1) The terms "employee welfare benefit plan" and "welfare plan" mean any plan, fund, or program which was heretofore or is hereafter established or maintained by an employer or by an employee organization, or by both, to the extent that such plan, fund, or program was established or is maintained for the purpose of providing for its participants or their beneficiaries, through the purchase of insurance or otherwise, (A) medical, surgical, or hospital care or benefits, or benefits in the event of sickness, accident, disability, death or unemployment, or vacation benefits, apprenticeship or other training programs, or day care centers, scholarship funds, or prepaid legal services, or (B) any benefit described in section 186 of this title (other than pensions on retirement or death, and insurance to provide such pensions).
29 U.S.C. § 1102(a).

Plaintiff's state law claim for wrongful denial of benefits squarely falls within section 1132(a)(1)(B) of ERISA as a claim seeking to enforce rights under the terms of the plan and is completely pre-empted pursuant to Metropolitan Life if the long-term disability policy is an ERISA "employee welfare benefit plan." See Metro. Life, 481 U.S. at 65-67 (holding that claim for wrongful denial of benefits fell was enforceable under section 1132(a)(1)(B) and was thus completely pre-empted by ERISA). The Sixth Circuit has extended the principle of Metropolitan Life to state law claims for breach of fiduciary duty, finding that these claims are also completely pre-empted. Smith v. Provident Bank, 170 F.3d 609, 613-14 (6th Cir. 1999) (converting state law fiduciary duty claim into an ERISA claim under section 1132(a)(2)).

The Sixth Circuit developed a three-part test to determine whether a plan is considered an ERISA welfare benefit plan.

First, the court must apply the so-called safe harbor regulations established by the Department of Labor ["DOL"] to determine whether the program was exempt from ERISA. Second, the court must look to see if there was a plan by inquiring whether from the surrounding circumstances a reasonable person [could] ascertain the intended benefits, the class of beneficiaries, the source of financing, and procedures for receiving benefits. Finally, the court must ask whether the employer established or maintained the plan with the intent of providing benefits to its employees.
Thompson v. Am. Home Assurance Co., 95 F.3d 429, 434-35 (6th Cir. 1996) (internal citations and quotations omitted). The DOL safe harbor exemptions that must be analyzed for the first prong of the Thompson test provide that an employee insurance policy is excluded from ERISA if:

(1) No contributions are made by an employer . . .

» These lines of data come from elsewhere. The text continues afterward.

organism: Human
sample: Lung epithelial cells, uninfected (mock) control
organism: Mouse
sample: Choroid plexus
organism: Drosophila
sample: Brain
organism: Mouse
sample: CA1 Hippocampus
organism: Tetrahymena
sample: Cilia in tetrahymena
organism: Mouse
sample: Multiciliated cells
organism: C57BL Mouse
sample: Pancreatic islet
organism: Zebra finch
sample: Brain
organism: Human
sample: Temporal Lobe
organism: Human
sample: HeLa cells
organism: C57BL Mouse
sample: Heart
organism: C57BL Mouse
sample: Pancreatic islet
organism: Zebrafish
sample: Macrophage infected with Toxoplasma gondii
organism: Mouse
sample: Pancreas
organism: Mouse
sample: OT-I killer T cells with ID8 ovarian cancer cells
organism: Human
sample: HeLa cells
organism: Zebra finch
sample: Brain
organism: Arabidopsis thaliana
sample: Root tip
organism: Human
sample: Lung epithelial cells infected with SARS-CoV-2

(2) Participation in the program is completely voluntary for employees . . .
(3) The sole functions of the employer . . . with respect to the program are, without endorsing the program, to permit the insurer to publicize the program to employees . . ., to collect premiums through payroll deductions . . . [,] and to remit them to the insurer; and
(4) The employer . . . receives no consideration in the form of cash or otherwise in connection with the program, other than reasonable compensation, excluding any profit, for administrative services actually rendered in connection with payroll deductions. . . .

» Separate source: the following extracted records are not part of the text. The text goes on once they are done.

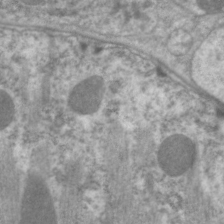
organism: C. elegans
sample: Pharynx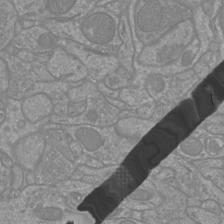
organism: Mouse
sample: Cortical neurons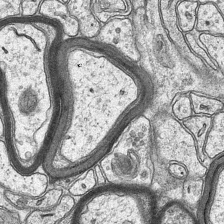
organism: Mouse
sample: CA1 Hippocampus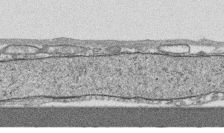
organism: Human
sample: CRL-1474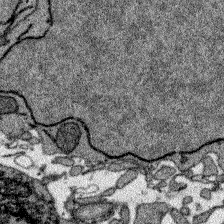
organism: Zebrafish
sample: Larval olfactory bulb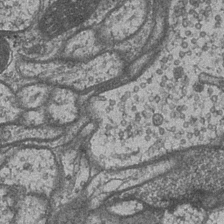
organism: Drosophila
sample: Optic medulla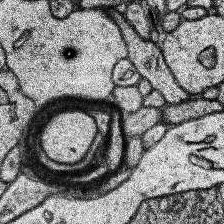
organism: Human
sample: Temporal Lobe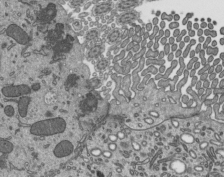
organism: Mouse
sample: Mouse epididymis efferent ductule cilia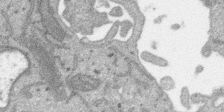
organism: Human
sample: Lung epithelial cells infected with SARS-CoV-2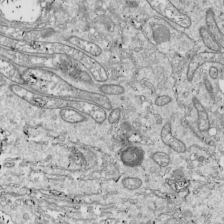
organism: Drosophila
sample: Cell division; meiosis; drosophila spermatocytes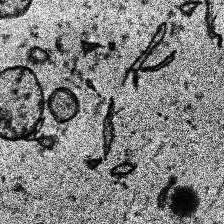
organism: Human
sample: Temporal Lobe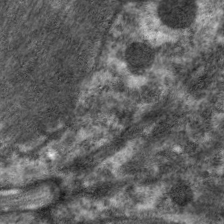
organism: C. elegans
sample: Pharynx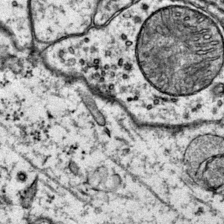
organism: Mouse
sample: Primary visual cortex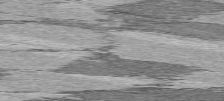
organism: C57BL Mouse
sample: Heart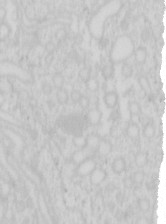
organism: Mouse
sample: Pancreas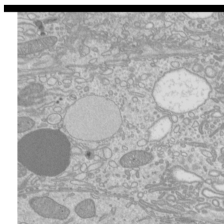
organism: Mouse
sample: Cilia; mouse epididymis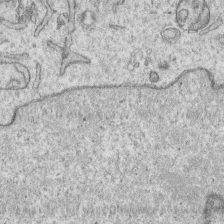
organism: Human
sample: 1205lu cells

29 C.F.R. § 25120.3-1 (j) (2005). In order for the plan to be exempt under the regulations, all four criteria must be satisfied. The defendant does not contest that criteria one, two, and four are met and, instead, focuses its argument on criteria three, whether Sylvania endorsed the long-term disability plan. Accordingly, the Court will focus its analysis on endorsement.

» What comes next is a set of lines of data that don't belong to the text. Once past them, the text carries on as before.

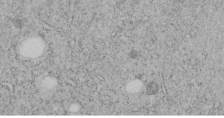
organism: C. elegans
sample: C. elegans embryo early stage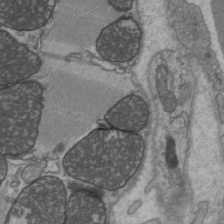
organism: C57BL Mouse
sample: Heart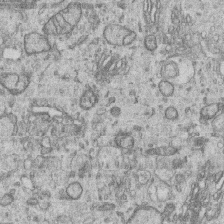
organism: Human
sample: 1205lu cells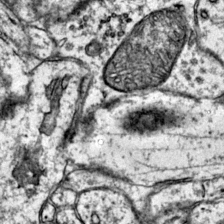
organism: Mouse
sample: Primary visual cortex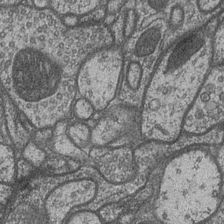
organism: Drosophila
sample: Optic medulla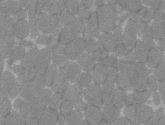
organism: C57BL Mouse
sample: Tibialis anterior muscle cell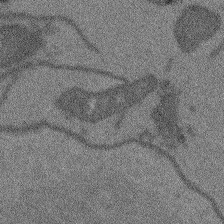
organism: Arabidopsis thaliana
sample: Root tip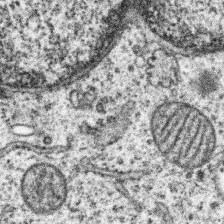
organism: Human
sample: HeLa cells

Whether Sylvania endorsed the policy is a mixed question of law and fact. In Johnson v. Watts Regulator Co., 63 F.23d 1129 (1st Cir. 1995), cited approvingly by the Sixth Circuit in Thompson, the First Circuit noted that "[i]n some cases the evidence will point unerringly in one direction so that a rational factfinder can reach but one conclusion. In those cases, endorsement becomes a matter of law." Id. at 1135 n. 3. In others, however, "the legal significance of the facts is less certain, and the outcome will depend on the inferences that the factfinder chooses to draw." Id. The burden is on the party asserting that the Court has jurisdiction, in this case the defendant, to prove by a preponderance of the evidence that the jurisdictional facts alleged in support of removal are sufficient to find jurisdiction. Nat'l Mgmt Ass'n v. Transamerica Fin. Res., 197 F. Supp. 2d 1016, 1018 (S.D. Ohio 2002).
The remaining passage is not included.